Water extract from artichoke ameliorates high-fat diet-induced non-alcoholic fatty liver disease in rats

The "multiple-hit" hypothesis is currently the most widely accepted theory for non-alcoholic fatty liver disease (NAFLD) pathogenesis. The present study aimed to investigate the effects of the water extract of artichoke (WEA) on NAFLD and its underlying mechanism.

The hepatoprotective role of WEA in NAFLD may be attributed to its anti-steatotic, antioxidant, anti-inflammatory, and anti-insulin resistance effects.

Rats were fed a high-fat diet (HFD) for 8 weeks to induce NAFLD and then treated with WEA at three doses (0.4, 0.8, and 1.6 g/kg body weight, BW) for 8 weeks. At the end of the intervention, serum biochemical parameters, hepatic antioxidant capacity, hepatic levels of pro-inflammatory cytokines, liver histopathology, hepatic inflammatory gene and lipid metabolism gene expression, and Akt and p-Akt (S473) protein levels were determined.

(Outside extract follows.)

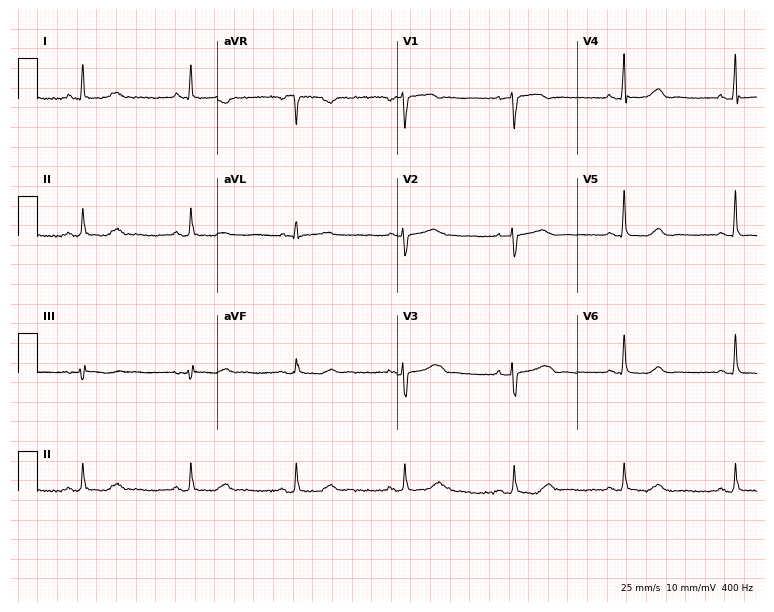
ECG — a female patient, 79 years old. Screened for six findings — first-degree AV block, right bundle branch block, left bundle branch block, sinus bradycardia, atrial fibrillation, sinus tachycardia — none is recorded.

The body weight, liver weight, liver triglyceride (TG) and serum levels of TG, total cholesterol, low-density lipoprotein cholesterol, alanine aminotransferase, aspartate aminotransferase, glucose, and insulin were all significantly reduced in the WEA-treated groups (0.8 and 1.6 g/kg BW) compared with the HFD group (P < 0.01). A significant decrease in hepatic content of malondialdehyde (P < 0.01) and glutathione (P < 0.01), as well as a significant increase in liver superoxide dismutase activity (P < 0.01) were observed in WEA-treated groups (0.8 and 1.6 g/kg BW) compared to the HFD group. In addition, there was a marked decrease in the hepatic levels of pro-inflammatory cytokines (TNF-α, IL-1β, and IL-6) in the WEA-treated groups compared to the HFD group (P < 0.01). In line with these findings, the histopathology of the livers of rats treated with WEA (0.8 and 1.6 g/kg BW) showed a decrease in steatosis, ballooning, and lobular inflammation. Mechanistically, the reduced hepatic TG content might be related to the downregulation of lipogenic genes (SREBP1c, FASN, SCD1) and upregulation of lipolytic gene (PPARα), and the improved insulin signaling might be associated with the observed increase in antioxidant activity and reduction in inflammation in the WEA-treated groups.